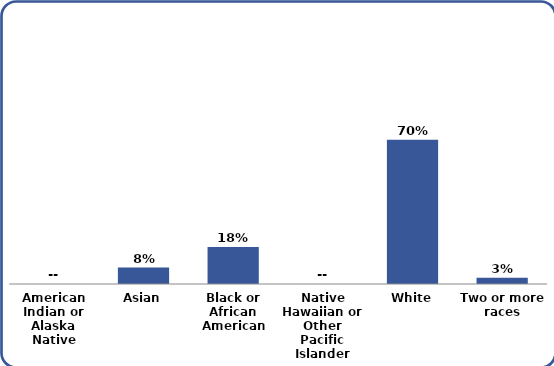
| Category | Series 0 |
|---|---|
| American Indian or Alaska Native | 0 |
| Asian | 0.08 |
| Black or African American | 0.18 |
| Native Hawaiian or Other Pacific Islander | 0 |
| White | 0.7 |
| Two or more races | 0.03 |
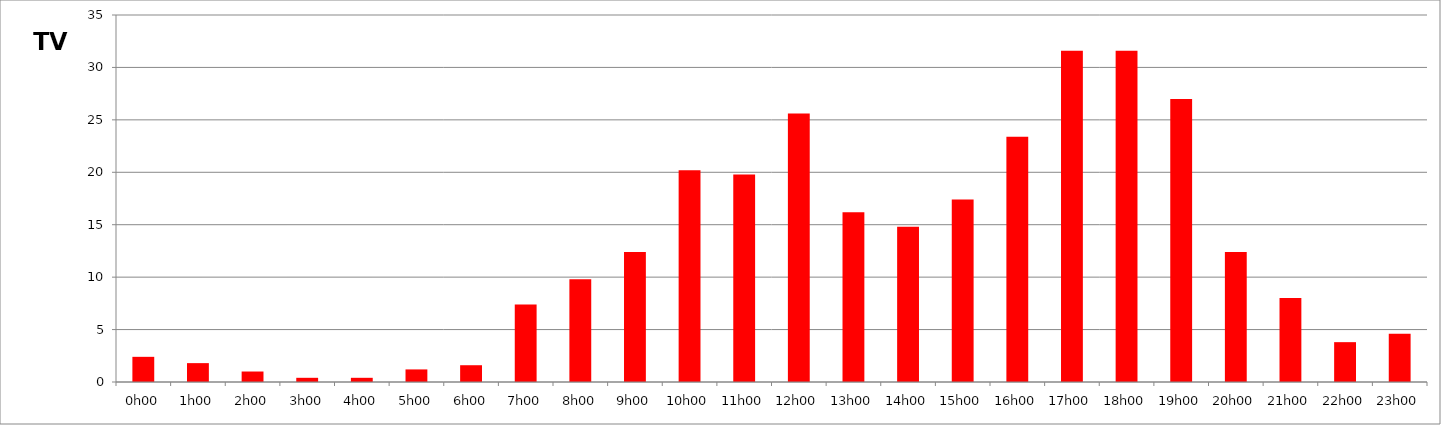
| Category | TV |
|---|---|
| 0.0 | 2.4 |
| 0.041666666666666664 | 1.8 |
| 0.08333333333333333 | 1 |
| 0.125 | 0.4 |
| 0.16666666666666666 | 0.4 |
| 0.20833333333333334 | 1.2 |
| 0.25 | 1.6 |
| 0.2916666666666667 | 7.4 |
| 0.3333333333333333 | 9.8 |
| 0.375 | 12.4 |
| 0.4166666666666667 | 20.2 |
| 0.4583333333333333 | 19.8 |
| 0.5 | 25.6 |
| 0.5416666666666666 | 16.2 |
| 0.5833333333333334 | 14.8 |
| 0.625 | 17.4 |
| 0.6666666666666666 | 23.4 |
| 0.7083333333333334 | 31.6 |
| 0.75 | 31.6 |
| 0.7916666666666666 | 27 |
| 0.8333333333333334 | 12.4 |
| 0.875 | 8 |
| 0.9166666666666666 | 3.8 |
| 0.9583333333333334 | 4.6 |
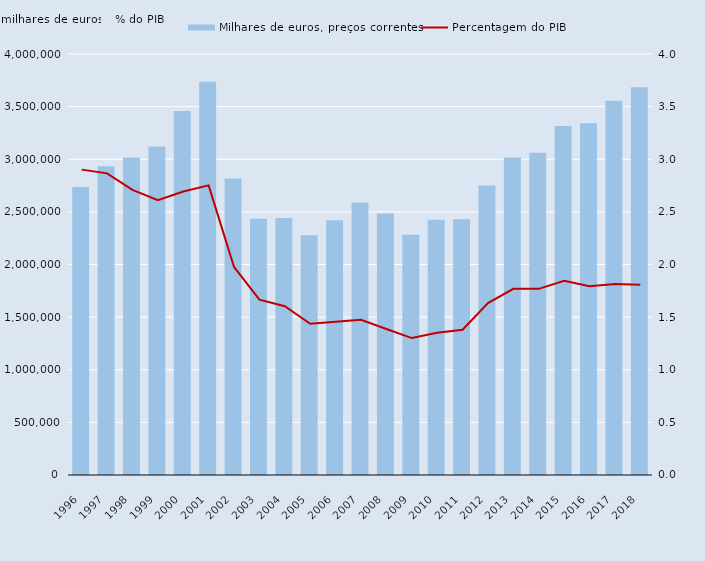
| Category | Milhares de euros, preços correntes |
|---|---|
| 1996.0 | 2737490 |
| 1997.0 | 2932550 |
| 1998.0 | 3016290 |
| 1999.0 | 3121680 |
| 2000.0 | 3458120 |
| 2001.0 | 3736820 |
| 2002.0 | 2817880 |
| 2003.0 | 2433780 |
| 2004.0 | 2442160 |
| 2005.0 | 2277250 |
| 2006.0 | 2420270 |
| 2007.0 | 2588420 |
| 2008.0 | 2484680 |
| 2009.0 | 2281870 |
| 2010.0 | 2425900 |
| 2011.0 | 2430490 |
| 2012.0 | 2749460 |
| 2013.0 | 3015780 |
| 2014.0 | 3060710 |
| 2015.0 | 3315620 |
| 2016.0 | 3343200 |
| 2017.0 | 3554750 |
| 2018.0 | 3684540 |

┄┄┄┄┄┄

▶ [EXERCISE GOAL]: Sift the material for lines with the string "American". Copy each one found.

▶ [RESULT]:
| American Indian or Alaska Native | 0 |
| Black or African American | 0.18 |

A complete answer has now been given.